- Khosrowabad Location within Iran
- Coordinates: 33°21′45″N 51°11′37″E﻿ / ﻿33.36250°N 51.19361°E
- Country: Iran
- Province: Isfahan
- County: Meymeh and Vazvan
- District: Central
- Rural District: Vandadeh

Population (2016)
- • Total: 258
- Time zone: UTC+3:30 (IRST)

= Khosrowabad, Meymeh and Vazvan =

Village in Isfahan province, Iran

Khosrowabad (خسرواباد) (Note: Also romanized as Khosrowābād; also known as Khowsrowābād, Khusrābād, and Qasrābād) is a village in Vandadeh Rural District of the Central District (Note: Formerly Meymeh District of Shahinshahr County) in Meymeh and Vazvan County, Isfahan province, Iran.

==Demographics==
===Population===
At the time of the 2006 National Census, the village's population was 340 in 115 households, when it was in Meymeh District (Note: Renamed the Central District of Meymeh and Vazvan County) of Borkhar and Meymeh County.
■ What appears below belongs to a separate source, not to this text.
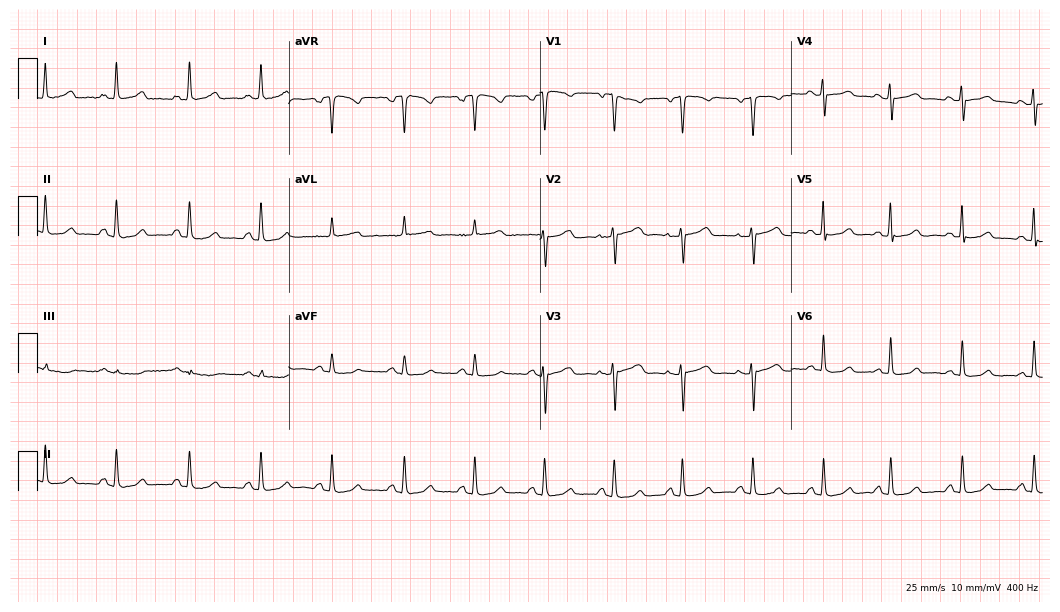
12-lead ECG from a female, 53 years old (10.2-second recording at 400 Hz). No first-degree AV block, right bundle branch block, left bundle branch block, sinus bradycardia, atrial fibrillation or sinus tachycardia recorded for this tracing. Other findings, if any, are not listed.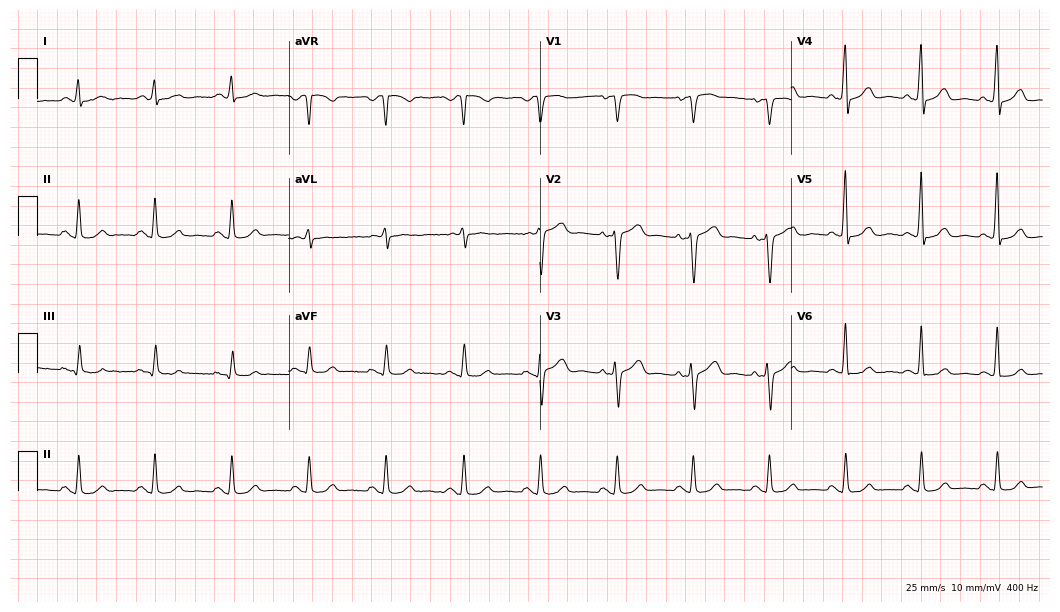
Standard 12-lead ECG recorded from a 49-year-old male patient. Read as a normal ECG.

The following census in 2011 counted 284 people in 103 households, by which time the district had been separated from the county in the establishment of Shahin Shahr and Meymeh County. (Note: Renamed Shahinshahr County) The 2016 census measured the population of the village as 258 people in 95 households.

In 2024, the district was separated from the county in the establishment of Meymeh and Vazvan County and renamed the Central District.